This production is none of those things. Susie McCarthy and Michael Anthony Nozzi are ambitious in what they have attempted, but ambition alone does not justify a £9 price tag for an hour-and-a-half of uninspiring theatre. The space, and especially the stage, is too big for the production, and the company fails to respond to this by constructing a set or staging the action in a way that either mitigates or exploits this. This sense of a half-done production is consolidated by amateur shortcuts, bad miming - an imaginary coffin varying in height and location - and catastrophic lack of pace.
The elements of satire on small town life go unrecognised and undeveloped; the political side of the piece is sadly neglected, narrative is sluggish and the character work very inconsistent. The cast's strongest moments are as the radio presenters Arles Struvie and Thurston Wheelis where they develop a strong and amusing comic rapport.
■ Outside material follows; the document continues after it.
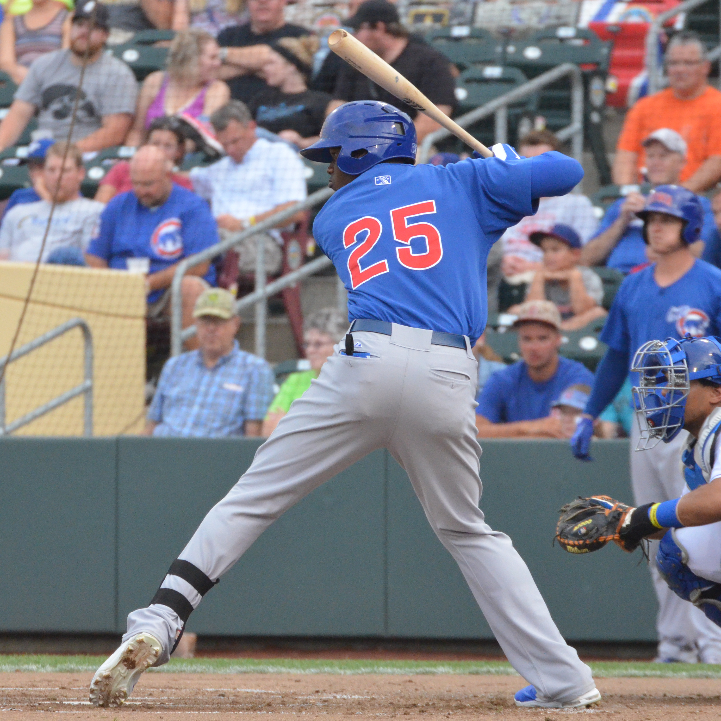 Jorge Soler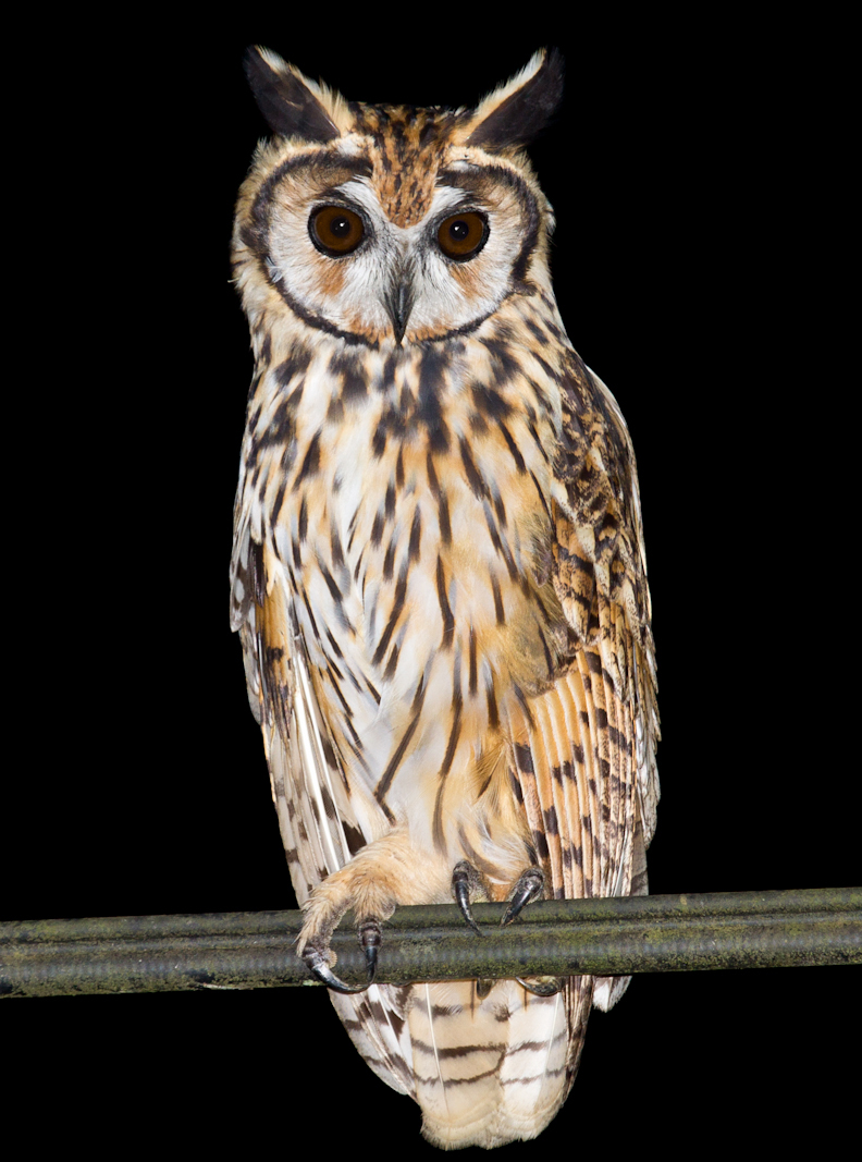 Bijagua, Costa Rica

Susie McCarthy's Petey Fisk and Didi Snaveley are bland although thought has clearly been put into the physicality of each different character. Her Charlene Buemiller is stronger and Vera Carp amusing, but still lack depth. Michael Anthony Nozzi's Pearl Burras uses a walking-stick unconvincingly and inconsistently and the monologue is bland, containing little feeling and no humour. His Mrs Buemiller, whilst occasionally amusing, is more pantomime than character performance. Susie McCarthy's final monologue as Stanley Buemiller, the dramatic cusp of the piece narratively-speaking, does not bear this out dramatically.
The final scene, Evening Prayers contains an element of poignancy, but by this time the production is unredeemable, flawed in its lack of pace, imagination and quality character work. The programme does not credit a director. Although both actors have impressive CVs, they need to find one quickly to avoid turning in another performance like this one.
Cast Credits: (alpha order): Susie McCarthy - Arles Struvie / Didi Snavely / Harold Dean Lattimer / Petey Fisk / Jody Bumiller / Stanley Bumiller / Charlene Bumiller / Chad Hartford / Phinas Blye / Vera Carp. Michael-Anthony Nozzi - Thurston Wheelis / Elmer Watkins / Bertha Bumiller / Leonard Childers / Coach Raymond Chassie / Pearl Burras / R R Snavely / Rev Spikes / Sheriff Givens / Hank Bumiller / Yippy.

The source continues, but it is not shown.